I’ve come up with some ideas so we can play together. Pick one and do it today – then do another tomorrow – and then another the day after that. These are just ideas, not requirements or rules. Because kids don’t get creative when they have rules. Let’s play!
Wear an outfit that makes you smile.
When you see a stranger and love something they’re wearing, give them a compliment out loud.
Instead of walking down the block, skip.
Say yes to everything that feels good.
Say no to everything that feels bad.
Leave your phone home when you walk the dog and give every person who walks by you a big smile.
Dance in a retail store to music that moves you.
Do a project you don’t have time for but you used to LOVE doing. (paint a picture, play piano, write a poem, buy those fun baskets and reorganize that closet, etc)
Go for a long drive with no destination in mind and find a new spot to grab coffee, dinner, or a drink.
Walk the long way to work.
Kiss your significant other at least 20 times in one day.
Hug people instead of shaking their hand.
Put on a tutu. (I SWEAR it will brighten your day.)
Be bold and say “I want to be your friend” to someone you really want to be friends with.
Tell a friend you love them.
Send a package of goodies to a loved one with lots of bright colors inside.
Paint your toenails a bright color.
Send your mom a massage gift certificate for no reason.
Smile with your whole face.
Listen to every word of a song with your eyes closed.
Ask your friends to play.
Skip happy hour & go to the park for a picnic.
Read a book on the toilet instead of your Facebook feed.
Put on headphones and lipsync in your public with full face expressions.
Dance around your house to loud music in your undies.
Take a real bath.
Wash every little part of yourself.
Put on music from your teenage years and rock out. (Oh, man, can they bring back Lilith Fair?)
Make silly faces at the camera instead of posing.
Wear cute pajamas to bed.
Wake up on Saturday morning and watch vintage cartoons. (Can you find them online?)
Handwrite a love note and mail it.
Text a friend a bunch of emojis.
Schedule a dance break at the office and get your colleagues involved.
Use bright colored pens instead of black or blue.
Buy a coloring book and really color – instead of trying to be mindful.
Take a nap.
Say what you really mean. (I know, right?!)
Tell someone they’re your bestie.
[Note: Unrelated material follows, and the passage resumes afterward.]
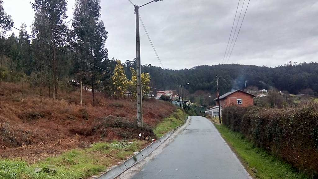 Vista de Faxín, Pedroso, Narón.
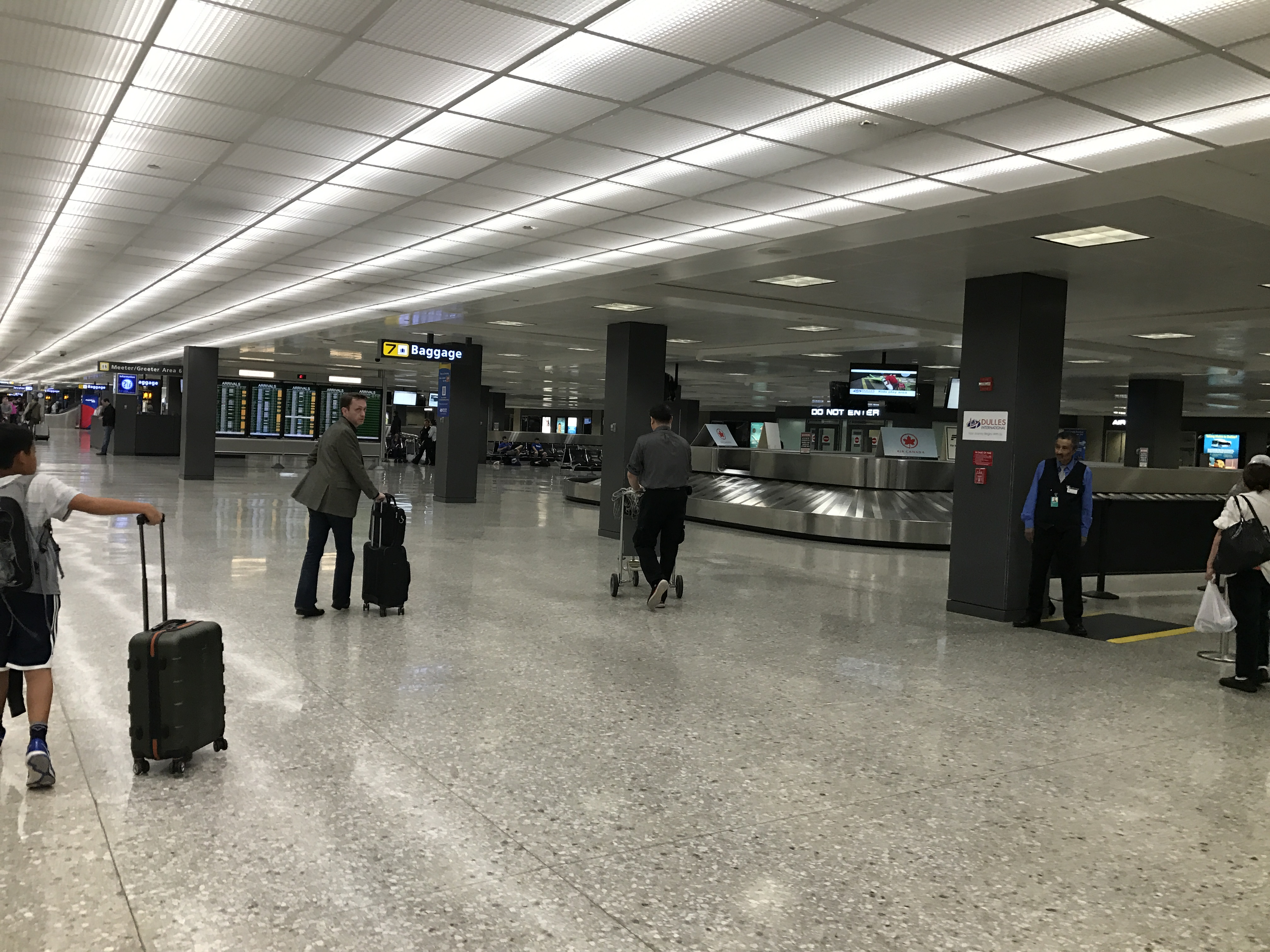 Bandas de reclamo nacional del Aeropuerto Internacional de Washington Dulles.

And mean it.
Encourage someone else to play with you.
Come up with a creative date instead of “meeting for drinks” – like music in the park, a walk by the lake/river, or a painting class.
Buy a set of legos and use them on your next lunch break.
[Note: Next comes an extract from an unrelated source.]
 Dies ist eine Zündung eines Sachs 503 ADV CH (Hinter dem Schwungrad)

Break your routine and try out a different kind of exercise class.
Sign up for an activity you’ve never done before.
Plan a really romantic (but fun!) evening with your significant other.
Do your hair or makeup differently. (For bald guys, try a new style of hat.)
Get your friends together and go out for a night of dancing.
Sit on a park bench with a notepad and write what comes to mind.
Join a kickball team, bocce team or hash (the drinking club with a running problem).
Smile. For no reason.
Reach out to someone you haven’t talked to in awhile.
Listen. JUST LISTEN to someone share. Ask them lots of questions but don’t butt in.
Put your phone & headphones away on your commute.
Strike up a conversation with a stranger.
Play – whatever that means to you.
Put on a tutu. (Did I already say that?!)
Let’s do this together. We can put our phones down, have a real conversation with another human being, truly listen to what is going on around us, and find out what we really like to do. Decide it’s going to be a beautiful day and then manifest that by showing up and playing. None of us REALLY wanted to grow up anyway.